OmniGlue: Generalizable Feature Matching with Foundation Model Guidance

Hanwen Jiang,Arjun Karpur,Bingyi Cao,Qixing Huang,Andre Araujo
2024-05-22
Abstract:The image matching field has been witnessing a continuous emergence of novel learnable feature matching techniques, with ever-improving performance on conventional benchmarks. However, our investigation shows that despite these gains, their potential for real-world applications is restricted by their limited generalization capabilities to novel image domains. In this paper, we introduce OmniGlue, the first learnable image matcher that is designed with generalization as a core principle. OmniGlue leverages broad knowledge from a vision foundation model to guide the feature matching process, boosting generalization to domains not seen at training time. Additionally, we propose a novel keypoint position-guided attention mechanism which disentangles spatial and appearance information, leading to enhanced matching descriptors. We perform comprehensive experiments on a suite of $7$ datasets with varied image domains, including scene-level, object-centric and aerial images. OmniGlue's novel components lead to relative gains on unseen domains of $20.9\%$ with respect to a directly comparable reference model, while also outperforming the recent LightGlue method by $9.5\%$ relatively.Code and model can be found at
Computer Vision and Pattern Recognition
What problem does this paper attempt to address?
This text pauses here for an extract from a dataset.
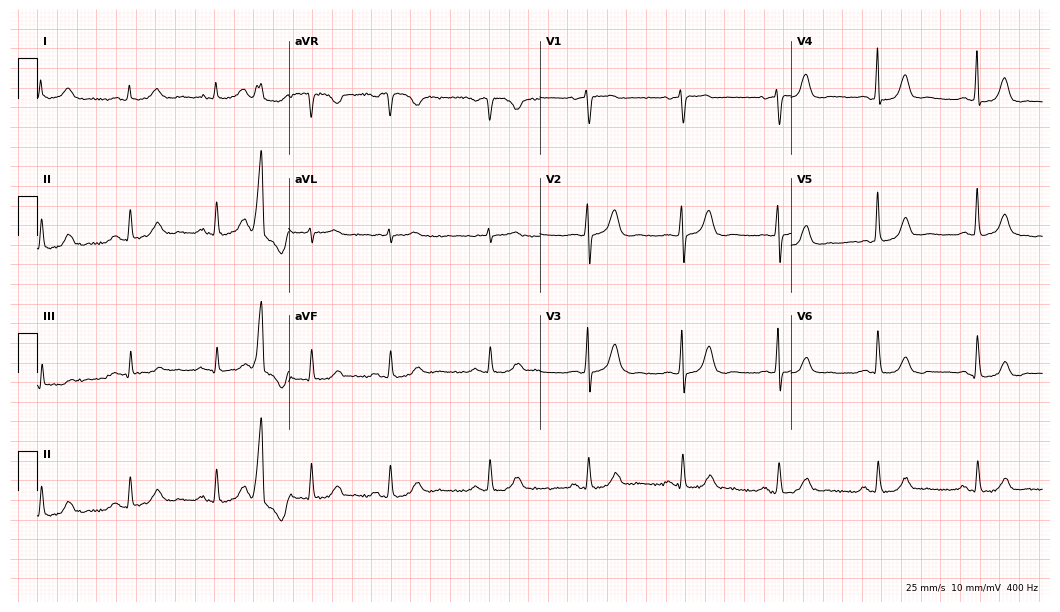
Resting 12-lead electrocardiogram (10.2-second recording at 400 Hz). Patient: a female, 61 years old. None of these six findings is recorded: first-degree AV block, right bundle branch block, left bundle branch block, sinus bradycardia, atrial fibrillation, sinus tachycardia. Other findings, if any, are not listed.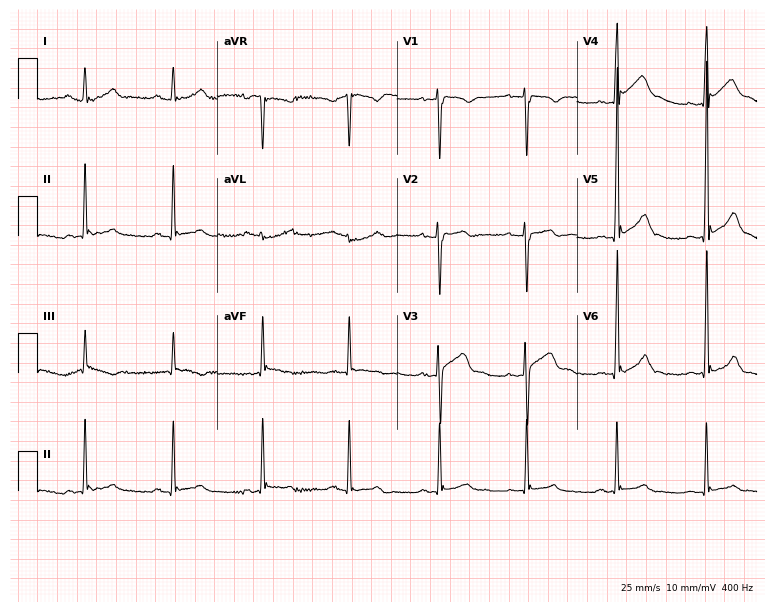
12-lead ECG (7.3-second recording at 400 Hz) from a male, 22 years old. Screened for six findings — first-degree AV block, right bundle branch block, left bundle branch block, sinus bradycardia, atrial fibrillation, sinus tachycardia — none is recorded.

The problem that this paper attempts to solve is that in the field of image matching, although existing methods perform well in traditional benchmark tests, their generalization ability on new and unseen image domains is limited. Specifically, while current methods perform excellently in specific visual domains (such as outdoor and indoor scenes), their performance usually drops significantly when dealing with data from different domains (for example, object - centered or aerial - view images). This limits the potential of these methods in real - world applications. Therefore, this paper proposes OmniGlue, which is the first learnable image matcher designed with generalization ability as the core principle. OmniGlue enhances the generalization ability for domains not seen during training by leveraging the extensive knowledge of visual foundation models to guide the feature - matching process. In addition, OmniGlue also introduces a new keypoint - location - guided attention mechanism, which separates spatial and appearance information, thereby generating more powerful matching descriptors. Through comprehensive experiments on datasets of multiple different image domains, it is proven that OmniGlue has a relative gain of 20.9% over existing methods on unseen domains and also shows significant advantages over directly comparable reference models.